約莫半個時辰之後,牧景離開了小院落,提著一個小燈籠,摸著黑,直徑去忠烈堂。
“殿下,你真的打算自愛者了安定下來嗎?”張火在牧景離開之後,突然詢問。
“暫時我們也沒有更好的去向,在這裡先住一點時間,再做打算,讓你去武備堂做教官,我是想要看看,這武備堂能弄出多大的風雲來了!”

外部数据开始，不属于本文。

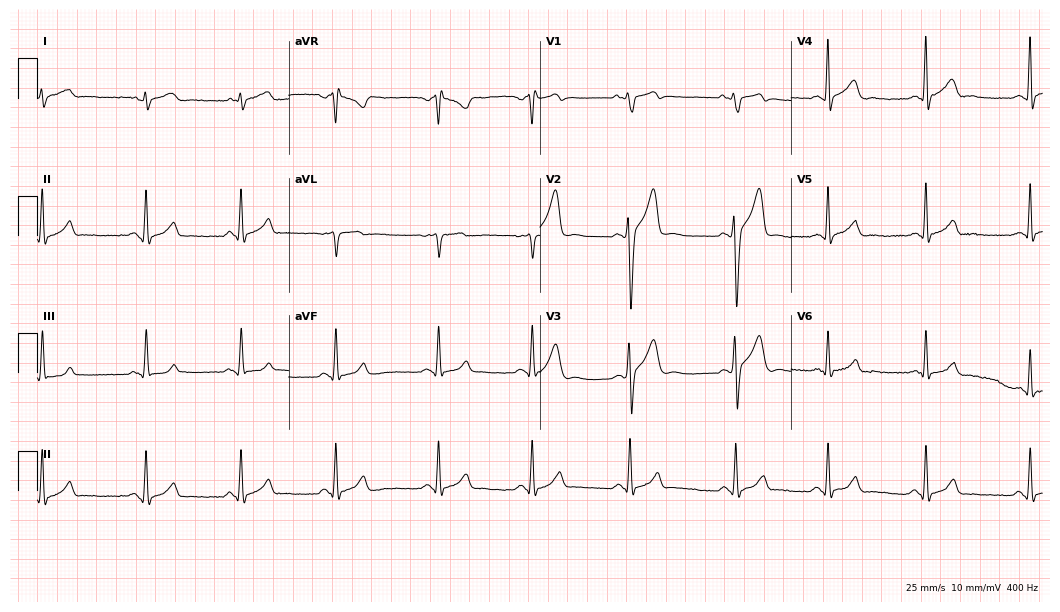
12-lead ECG (10.2-second recording at 400 Hz) from a 21-year-old male. Labelled as a normal ECG.
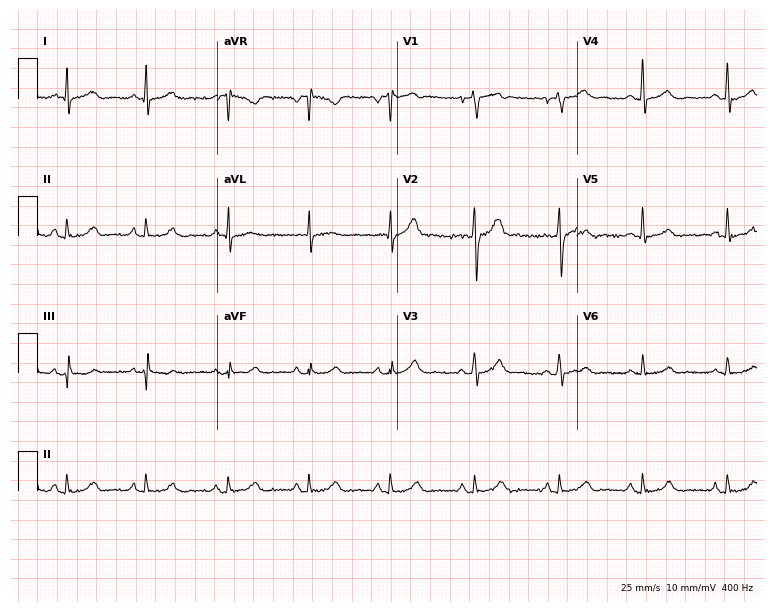
12-lead ECG from a man, 49 years old (7.3-second recording at 400 Hz). Recorded interpretation: within normal limits.
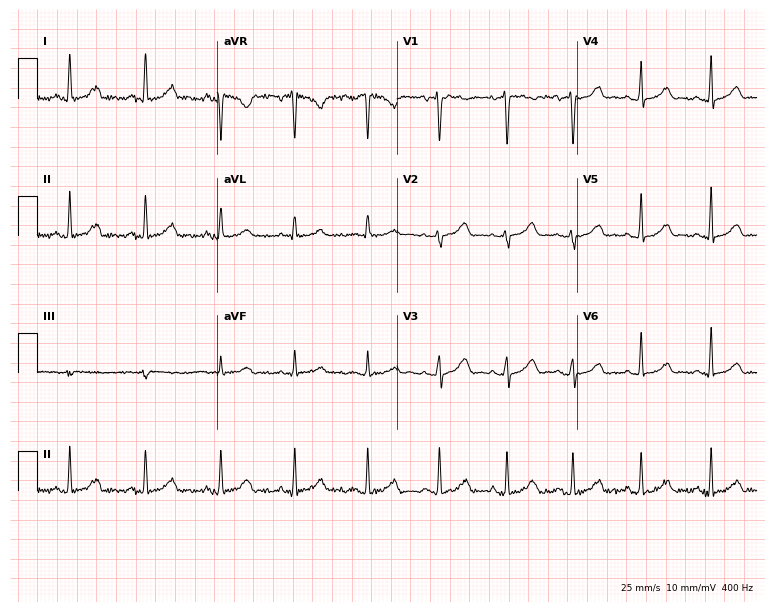
12-lead ECG (7.3-second recording at 400 Hz) from a woman, 51 years old. Screened for six findings — first-degree AV block, right bundle branch block, left bundle branch block, sinus bradycardia, atrial fibrillation, sinus tachycardia — none is recorded. Other findings, if any, are not listed.
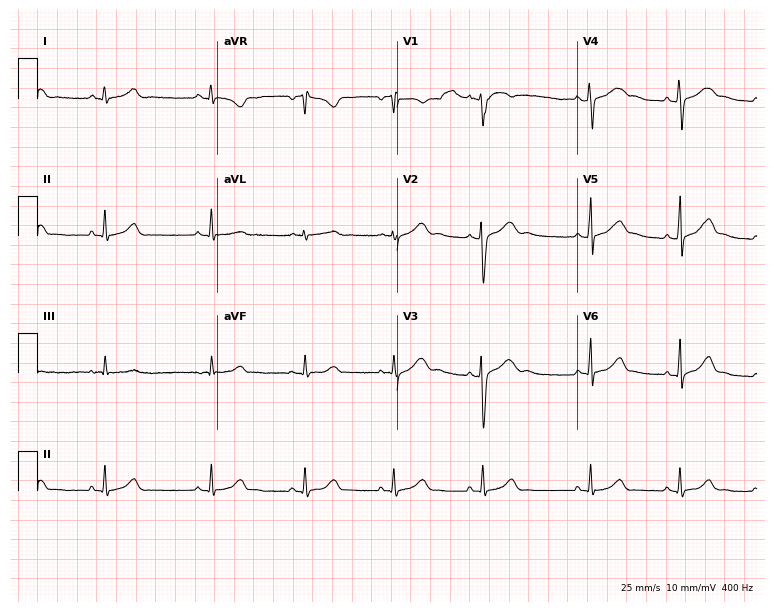
12-lead ECG from a woman, 17 years old. Labelled as a normal ECG.
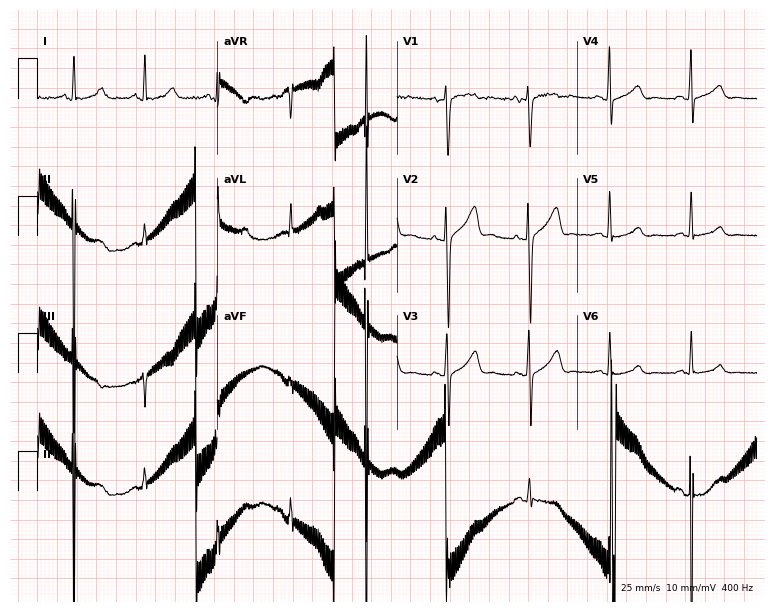
Resting 12-lead electrocardiogram (7.3-second recording at 400 Hz). Patient: a 37-year-old woman. None of these six findings is recorded: first-degree AV block, right bundle branch block, left bundle branch block, sinus bradycardia, atrial fibrillation, sinus tachycardia. Other findings, if any, are not listed.

“可是我的武藝都是太平道所學,豈能……”張火有些為難。
太平聖女擺擺手,打斷了他的話:“太平道早已經非太平道,現在就剩我們乃是太平嫡系,太平道就是我們,我們就是太平道,我們說行,就行,況且《太平武經》他們也有,你會的武藝,他們也會,你只是去親自教導而已!”
“那可不一定!”
張火搖搖頭,道:“我學的武藝,是殿下手中的《太平武經》而來,這才是大賢良師的孤本,他們的《太平武經》其實簡易了很多,缺了很多東西了,比如一些內功心法的總綱,比如說一些對戰的戰陣排列,還有一些大賢良師獨門武藝的傳承,這些可都不是他們那些《太平武經》能有的東西!”
“無所謂,太平傳承,如同昔年的墨家精神傳承,本來就不是靠區區一本太平武經!”太平聖女頗為灑脫的道:“火叔,你改教的還需要教他們,自古師為父恩,師徒之間頗為親之,或許你教他們武藝的時候,還能收攬他們的忠心,以這些少年為根本,在建神衛軍,到時候我讓牧景那個壞小子竹籃打水一場空!”
“這倒是一個好主意!”
說者無意,聽著有心,張火雙眸爆出一抹精芒,小心思開始轉動起來了。